[[ Provided data, beginning ]]

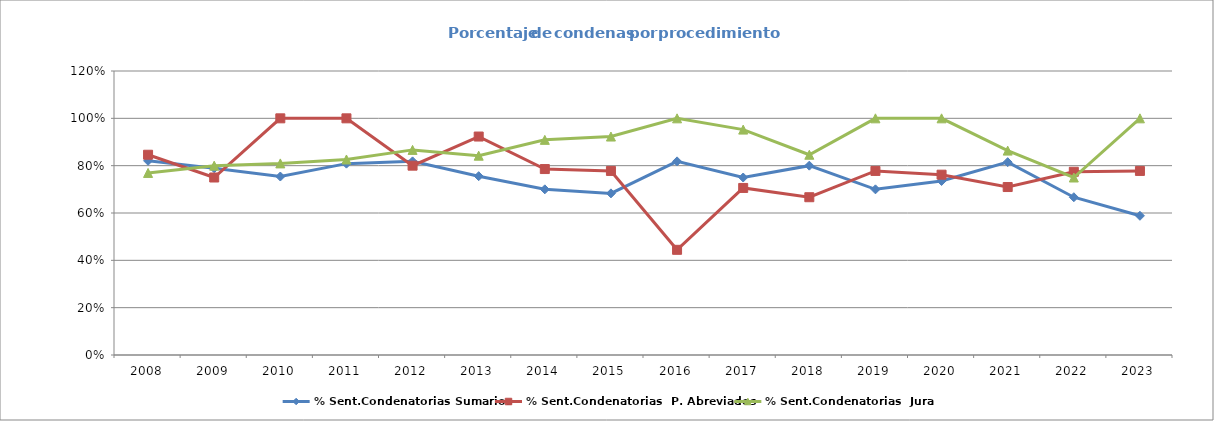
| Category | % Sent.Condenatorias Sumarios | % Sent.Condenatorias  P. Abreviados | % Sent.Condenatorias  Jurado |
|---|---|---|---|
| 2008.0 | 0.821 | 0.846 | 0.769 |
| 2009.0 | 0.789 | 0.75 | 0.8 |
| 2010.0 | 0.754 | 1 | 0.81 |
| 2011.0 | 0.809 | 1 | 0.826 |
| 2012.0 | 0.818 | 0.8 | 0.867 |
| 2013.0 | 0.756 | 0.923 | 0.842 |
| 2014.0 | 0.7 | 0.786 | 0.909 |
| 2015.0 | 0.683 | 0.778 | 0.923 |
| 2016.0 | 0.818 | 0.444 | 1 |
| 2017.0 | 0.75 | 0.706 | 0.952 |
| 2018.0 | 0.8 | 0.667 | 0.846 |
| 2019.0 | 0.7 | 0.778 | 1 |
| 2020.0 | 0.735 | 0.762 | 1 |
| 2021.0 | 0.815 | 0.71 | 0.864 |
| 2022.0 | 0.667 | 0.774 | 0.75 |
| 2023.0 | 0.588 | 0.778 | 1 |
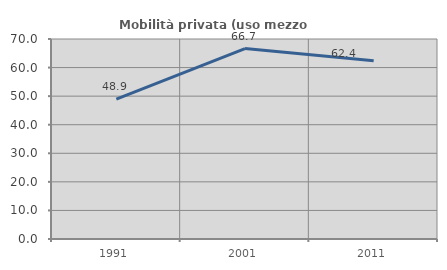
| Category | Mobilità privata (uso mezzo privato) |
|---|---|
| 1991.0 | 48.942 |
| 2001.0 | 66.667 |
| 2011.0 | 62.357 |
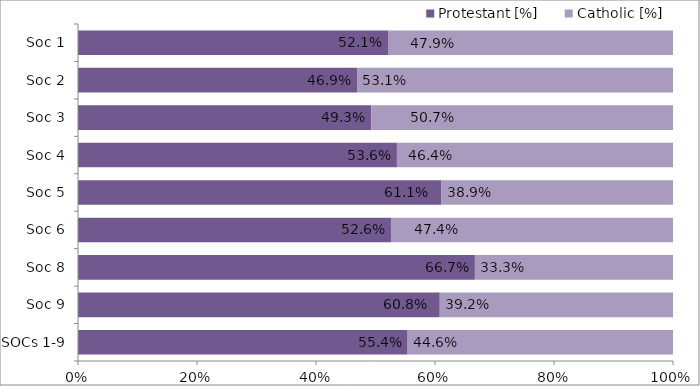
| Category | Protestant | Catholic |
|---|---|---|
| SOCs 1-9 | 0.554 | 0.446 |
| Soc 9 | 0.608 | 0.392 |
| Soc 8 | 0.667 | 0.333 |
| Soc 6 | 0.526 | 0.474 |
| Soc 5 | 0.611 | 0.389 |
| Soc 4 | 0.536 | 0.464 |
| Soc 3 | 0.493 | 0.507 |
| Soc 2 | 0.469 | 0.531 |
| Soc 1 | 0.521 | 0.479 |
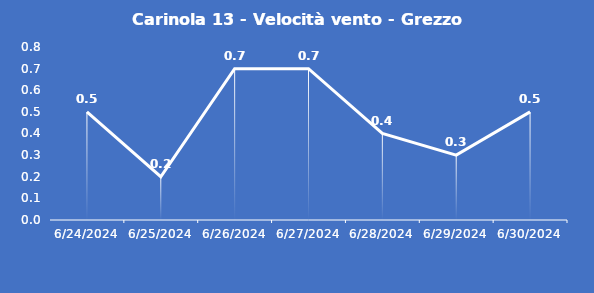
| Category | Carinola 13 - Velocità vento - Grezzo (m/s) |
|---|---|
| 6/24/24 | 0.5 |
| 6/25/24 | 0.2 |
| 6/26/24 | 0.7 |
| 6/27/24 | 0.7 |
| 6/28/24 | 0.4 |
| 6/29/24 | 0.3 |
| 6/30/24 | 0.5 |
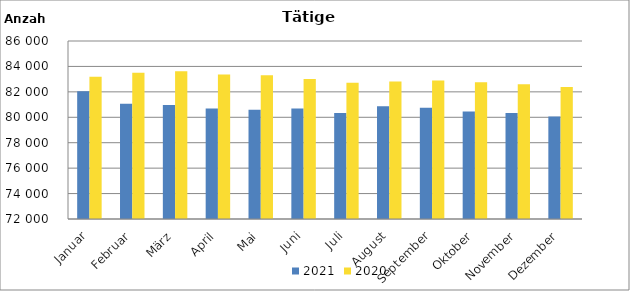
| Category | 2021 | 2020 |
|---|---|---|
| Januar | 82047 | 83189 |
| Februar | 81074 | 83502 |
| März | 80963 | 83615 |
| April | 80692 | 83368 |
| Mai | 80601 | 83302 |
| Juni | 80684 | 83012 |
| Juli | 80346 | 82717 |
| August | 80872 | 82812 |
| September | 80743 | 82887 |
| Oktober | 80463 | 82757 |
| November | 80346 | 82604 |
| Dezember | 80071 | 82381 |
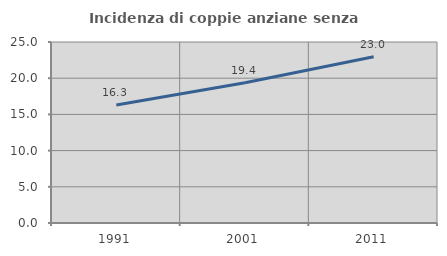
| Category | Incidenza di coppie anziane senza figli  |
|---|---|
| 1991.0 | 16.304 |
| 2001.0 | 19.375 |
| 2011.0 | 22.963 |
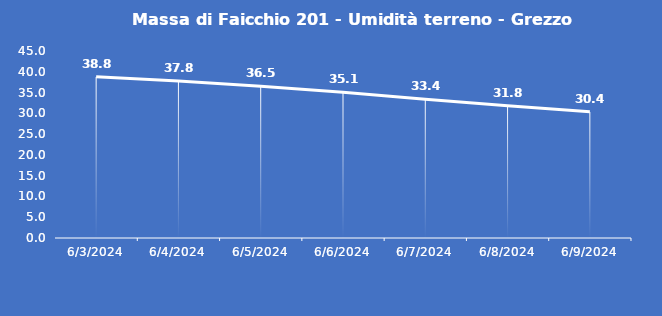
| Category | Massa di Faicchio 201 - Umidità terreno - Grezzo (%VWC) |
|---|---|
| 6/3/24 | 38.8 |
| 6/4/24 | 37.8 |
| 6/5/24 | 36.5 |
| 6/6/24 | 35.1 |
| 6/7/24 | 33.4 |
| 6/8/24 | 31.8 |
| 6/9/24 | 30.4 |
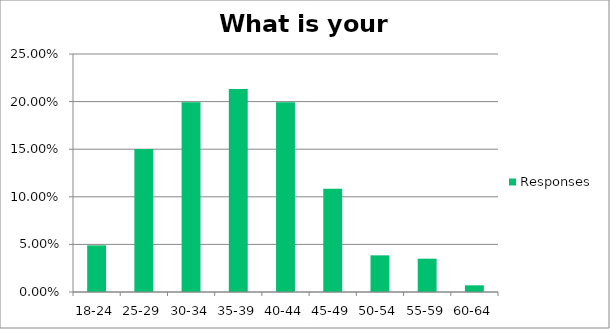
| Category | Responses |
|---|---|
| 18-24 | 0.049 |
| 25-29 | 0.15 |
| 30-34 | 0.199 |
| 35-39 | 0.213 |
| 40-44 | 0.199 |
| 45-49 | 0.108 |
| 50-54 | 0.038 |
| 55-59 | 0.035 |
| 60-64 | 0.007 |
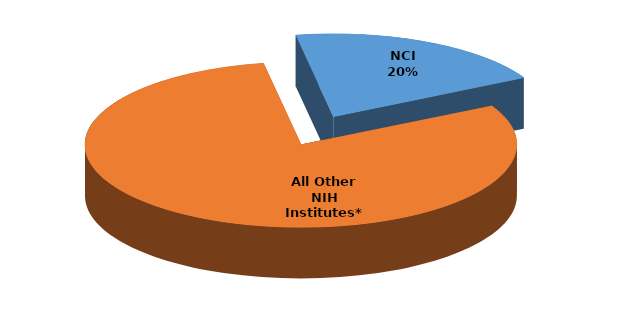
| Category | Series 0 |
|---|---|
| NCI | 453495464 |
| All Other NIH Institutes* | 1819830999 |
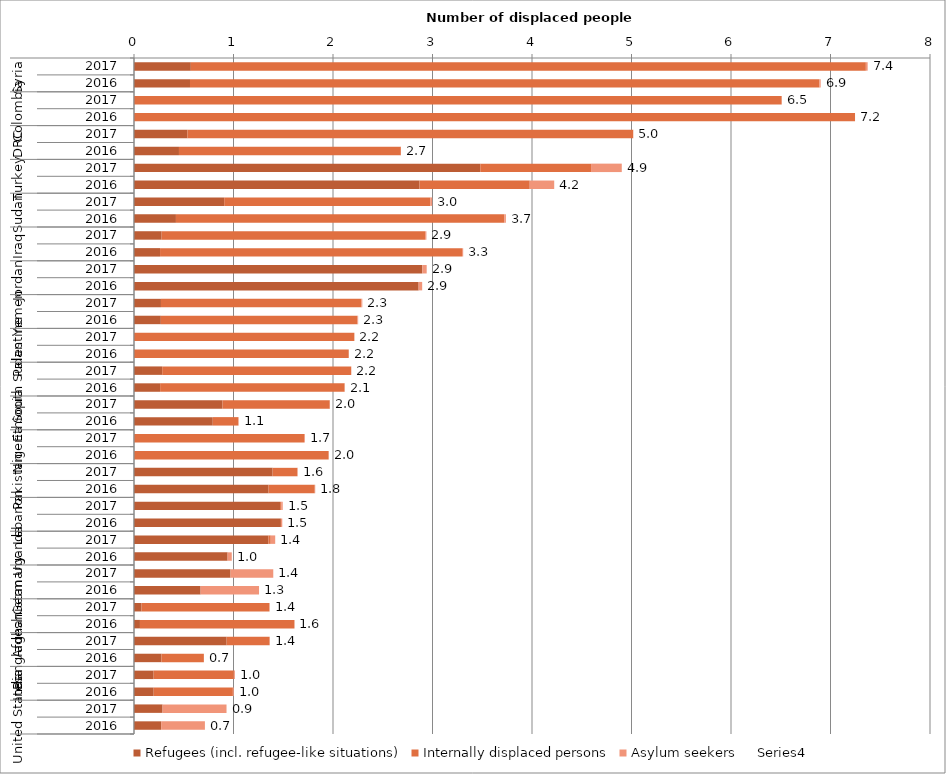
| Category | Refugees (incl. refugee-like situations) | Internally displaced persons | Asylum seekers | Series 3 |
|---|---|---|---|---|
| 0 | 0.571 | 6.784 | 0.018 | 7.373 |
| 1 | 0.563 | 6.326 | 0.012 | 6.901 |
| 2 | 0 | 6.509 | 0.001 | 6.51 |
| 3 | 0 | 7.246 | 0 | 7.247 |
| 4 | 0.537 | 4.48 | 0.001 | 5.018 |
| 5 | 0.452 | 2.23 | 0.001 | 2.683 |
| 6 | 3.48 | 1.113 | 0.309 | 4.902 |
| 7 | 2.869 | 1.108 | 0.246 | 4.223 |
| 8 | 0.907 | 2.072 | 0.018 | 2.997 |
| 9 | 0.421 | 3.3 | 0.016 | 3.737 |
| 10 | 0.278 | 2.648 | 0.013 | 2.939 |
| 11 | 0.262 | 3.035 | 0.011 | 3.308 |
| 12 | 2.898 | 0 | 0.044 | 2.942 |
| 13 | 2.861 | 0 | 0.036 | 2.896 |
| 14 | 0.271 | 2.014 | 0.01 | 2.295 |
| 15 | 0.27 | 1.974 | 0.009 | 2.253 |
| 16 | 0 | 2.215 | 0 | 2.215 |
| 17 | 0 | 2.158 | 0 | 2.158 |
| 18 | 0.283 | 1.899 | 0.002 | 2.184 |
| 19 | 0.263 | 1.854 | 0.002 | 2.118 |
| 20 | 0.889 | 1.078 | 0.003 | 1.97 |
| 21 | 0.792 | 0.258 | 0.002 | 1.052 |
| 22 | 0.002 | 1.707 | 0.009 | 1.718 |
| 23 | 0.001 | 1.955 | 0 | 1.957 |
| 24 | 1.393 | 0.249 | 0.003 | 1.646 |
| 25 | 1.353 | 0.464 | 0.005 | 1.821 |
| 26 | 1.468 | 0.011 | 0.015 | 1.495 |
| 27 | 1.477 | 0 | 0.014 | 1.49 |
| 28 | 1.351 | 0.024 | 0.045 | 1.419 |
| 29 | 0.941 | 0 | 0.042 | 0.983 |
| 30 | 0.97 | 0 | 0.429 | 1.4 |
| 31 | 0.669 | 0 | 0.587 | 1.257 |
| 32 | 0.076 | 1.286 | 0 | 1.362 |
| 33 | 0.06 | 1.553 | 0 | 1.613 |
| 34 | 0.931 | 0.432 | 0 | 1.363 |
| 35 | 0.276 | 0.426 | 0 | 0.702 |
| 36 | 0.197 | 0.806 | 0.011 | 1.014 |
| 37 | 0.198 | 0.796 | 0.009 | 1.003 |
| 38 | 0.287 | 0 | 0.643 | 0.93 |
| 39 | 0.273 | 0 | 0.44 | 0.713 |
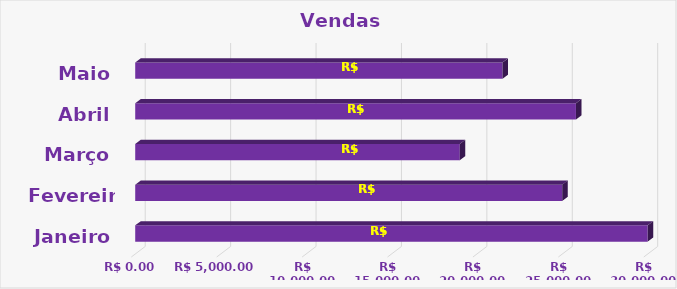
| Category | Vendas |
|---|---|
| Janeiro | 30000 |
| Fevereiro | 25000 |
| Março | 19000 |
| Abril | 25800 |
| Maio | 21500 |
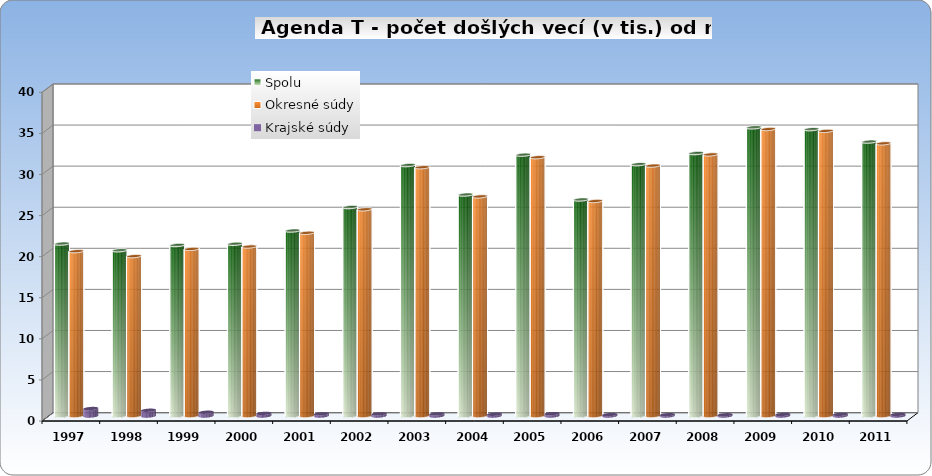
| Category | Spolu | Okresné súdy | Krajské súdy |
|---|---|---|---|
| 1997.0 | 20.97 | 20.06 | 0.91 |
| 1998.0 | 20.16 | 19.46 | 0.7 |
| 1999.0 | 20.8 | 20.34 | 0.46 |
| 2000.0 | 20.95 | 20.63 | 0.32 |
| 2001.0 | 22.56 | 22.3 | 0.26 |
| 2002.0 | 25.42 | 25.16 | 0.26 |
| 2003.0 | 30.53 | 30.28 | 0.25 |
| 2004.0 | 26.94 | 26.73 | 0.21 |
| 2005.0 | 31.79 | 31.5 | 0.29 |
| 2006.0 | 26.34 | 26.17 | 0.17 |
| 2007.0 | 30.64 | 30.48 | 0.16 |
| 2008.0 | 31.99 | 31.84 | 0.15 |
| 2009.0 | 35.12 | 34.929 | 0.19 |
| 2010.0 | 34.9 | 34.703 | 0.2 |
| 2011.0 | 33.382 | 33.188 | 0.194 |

[[ Provided data, end ]]

▶ **Try it**
Retrieve each line from the records above where the word "Series" occurs.

▶ **Task result**
| Category | Series 0 |
| Category | Refugees (incl. refugee-like situations) | Internally displaced persons | Asylum seekers | Series 3 |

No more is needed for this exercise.